UART Mode (Default for mimxrt700evk)#

  1. Flash the board with the firmware

check moderunner run successfully on board, and must exit uart console to make sure modelrunner agent can communicate with uart.

  *************************************************
      	       TFLite Modelrunner
  *************************************************
	XSPI Psram Enabled!

	=>
  1. Run HTTP-to-UART agent on x86

    python3 main.py
    

    Server runs at: http://$ip:$port, users can modify the port id according to IT firewall policy, we set default port to 10919.

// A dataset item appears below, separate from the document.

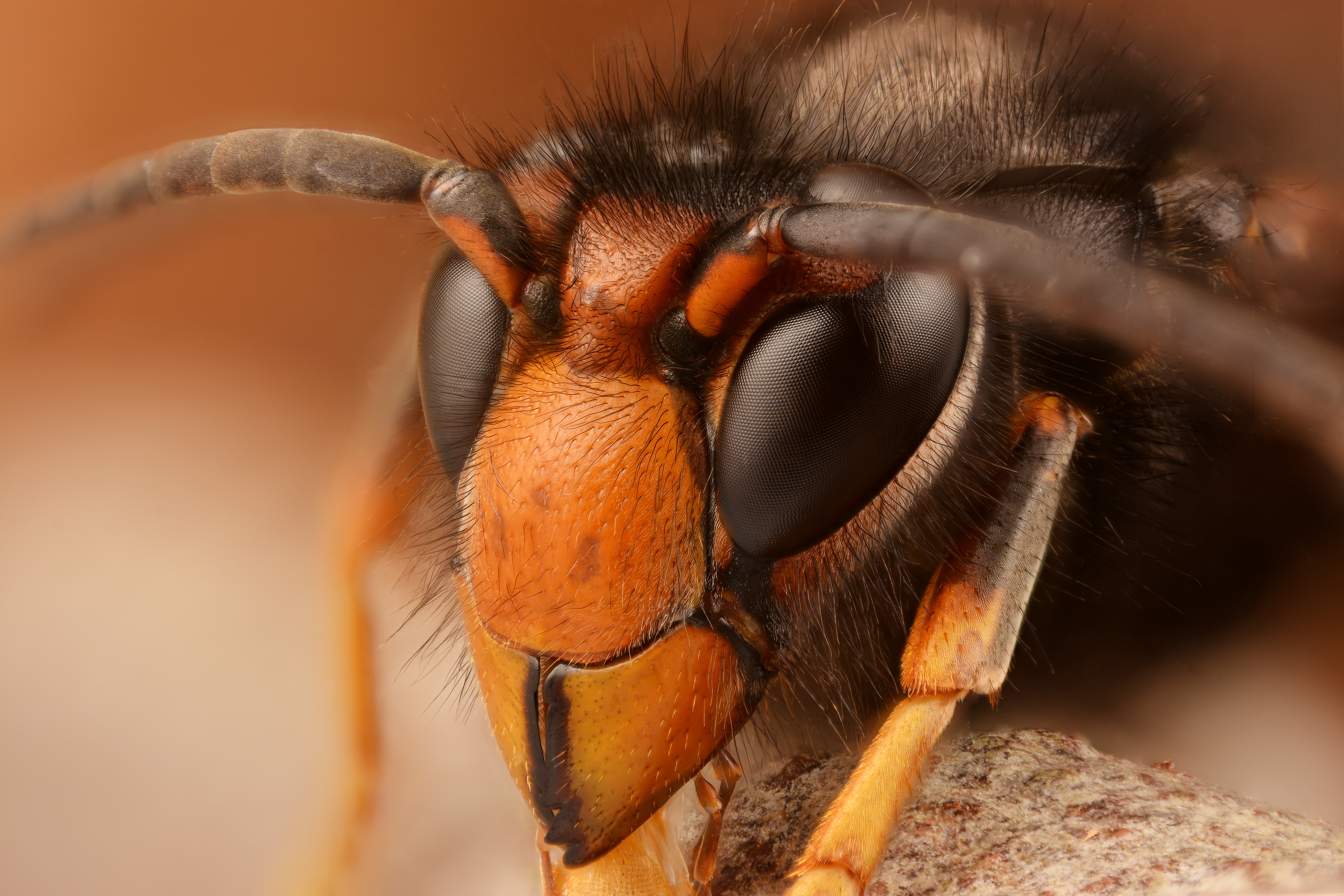 Male Asian hornet (Vespa velutina). Location: Guignies - Belgium

    * Serving Flask app 'main'
    * Debug mode: on
    WARNING: This is a development server. Do not use it in a production deployment. Use a production WSGI server instead.
    * Running on all addresses (0.0.0.0)
    * Running on http://127.0.0.1:10919
    * Running on http://10.192.208.139:10919
    
  2. Connect UART cable

    • Linux: Check /dev/serial/by-id/

    • Windows: Use COM<x> port

MCU devices without ethernet port, the connection IP will be like “http://$server_ip:$port/serial/001063836560/v1”

  1. Benchmark Users can provide dataset according to model’s input and prepare benchmark test code for further interpretation.

4.1. Upload Model

curl -X PUT http://<IP>:<port>/serial/<serial-id>/v1 -d "block_count=1"

curl -X PUT http://<IP>:<port>/serial/<serial-id>/v1 -F 'block_content=@"${model_path}";filename="${model_name},name=block_content"'

users can get agent response as below:

{
   "reply": "success"
}

4.2. Run Latency Benchmark

curl -X POST http://<IP>:<port>/serial/<serial-id>/v1?run=1

users can get agent response of inference time:

{
   "timing": 511
}

4.3. Get Model Info

curl http://<IP>:<port>/serial/<serial-id>/v1/model

users can get detail model info layer by layer format with json:

{
"inputs": [
 {
   "data_type": "INT8",
   "name": "input_1",
   "scale": 0.584703,
   "shape": [
     1,
     49,
     10,
     1
   ],
   "zero_points": 83
 }
],
"ktensor_arena_size": 17172,
"layer_count": 3,
"layers": [
 {
   "avg_timing": 485000.0,
   "name": "functional_1/dense/BiasAdd",
   "timing": 485000.0,
   "type": "NeutronGraph"
 },
 {
   "avg_timing": 17000.0,
   "name": "Identity",
   "timing": 17000.0,
   "type": "SOFTMAX"
 }
],
"outputs": [
 {
   "data_type": "INT8",
   "name": "Identity",
   "scale": 0.003906,
   "shape": [
     1,
     12
   ],
   "zero_points": -128
 }
],
"timing": 502
}

4.4. Upload Input Tensor & Get Output Data

curl -X POST "http://<IP>:<port>/serial/<serial-id>/v1?run=1&output=${output_tensor_name}" \
  -F 'file=@<path_to_input_tensor>.bin'

users can get output data and do post-process accordingly:

{
"outputs": [
 {
   "data": "/4CAgID/gICAgICB",
   "datatype": "INT8",
   "name": "Identity",
   "shape": [
     1,
     12
   ]
 }
],
"timing": 498
}

ModelRunner CLI#

connect to uart console of device, and run with cli as below:

python cli.py com20
=> reset
=> model_loadb model.tflite
=> model
=> tensor_loadb input_1 tmp.input
=> run output=Identity